=== Begin Enclosure ===

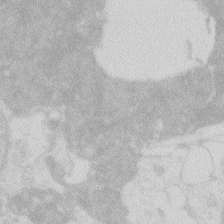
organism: Zebrafish
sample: Macrophage
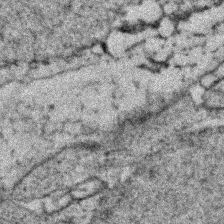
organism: Zebrafish
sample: Zebrafish embryo
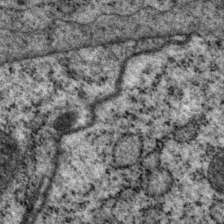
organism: P. pacificus
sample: Pharynx
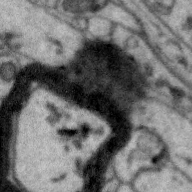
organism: Zebra finch
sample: Brain
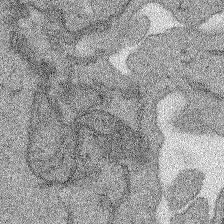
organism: Human
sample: HeLa cells
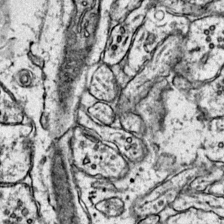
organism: Mouse
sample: Primary visual cortex
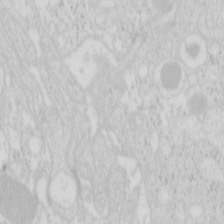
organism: Mouse
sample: Pancreas
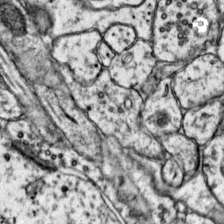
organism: Mouse
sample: Primary visual cortex
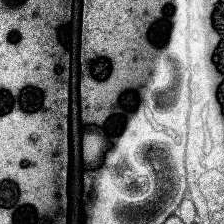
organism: Human
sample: Temporal Lobe
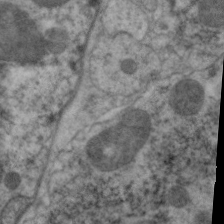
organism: C. elegans
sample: Pharynx
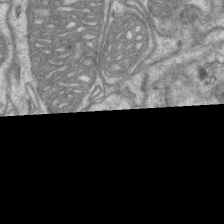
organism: Mouse
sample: CA1 Hippocampus
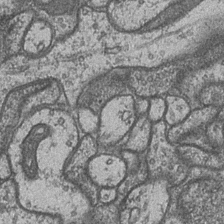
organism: Drosophila
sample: Optic medulla
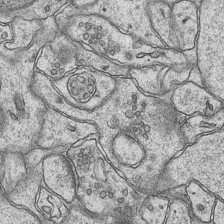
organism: Mouse
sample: CA1 Hippocampus
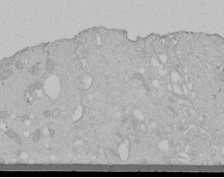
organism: Human
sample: Melanocyte Keratinocyte synapse skin construct
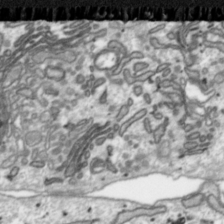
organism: Toxoplasma gondii
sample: Parasites in a vacuole inside a host cell
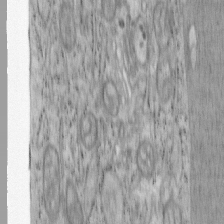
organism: Human
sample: HeLa cells
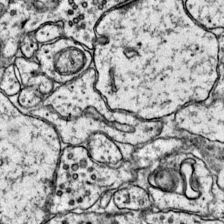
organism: Mouse
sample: Primary visual cortex
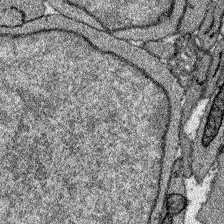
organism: Zebrafish
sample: Larval olfactory bulb
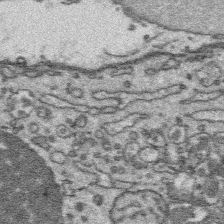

=== End Enclosure ===

▶ **Action item**:
If a record holds a picture, leave the picture out and print everything else exactly.

▶ **Written reply**:
organism: Zebrafish
sample: Macrophage
organism: Zebrafish
sample: Zebrafish embryo
organism: P. pacificus
sample: Pharynx
organism: Zebra finch
sample: Brain
organism: Human
sample: HeLa cells
organism: Mouse
sample: Primary visual cortex
organism: Mouse
sample: Pancreas
organism: Mouse
sample: Primary visual cortex
organism: Human
sample: Temporal Lobe
organism: C. elegans
sample: Pharynx
organism: Mouse
sample: CA1 Hippocampus
organism: Drosophila
sample: Optic medulla
organism: Mouse
sample: CA1 Hippocampus
organism: Human
sample: Melanocyte Keratinocyte synapse skin construct
organism: Toxoplasma gondii
sample: Parasites in a vacuole inside a host cell
organism: Human
sample: HeLa cells
organism: Mouse
sample: Primary visual cortex
organism: Zebrafish
sample: Larval olfactory bulb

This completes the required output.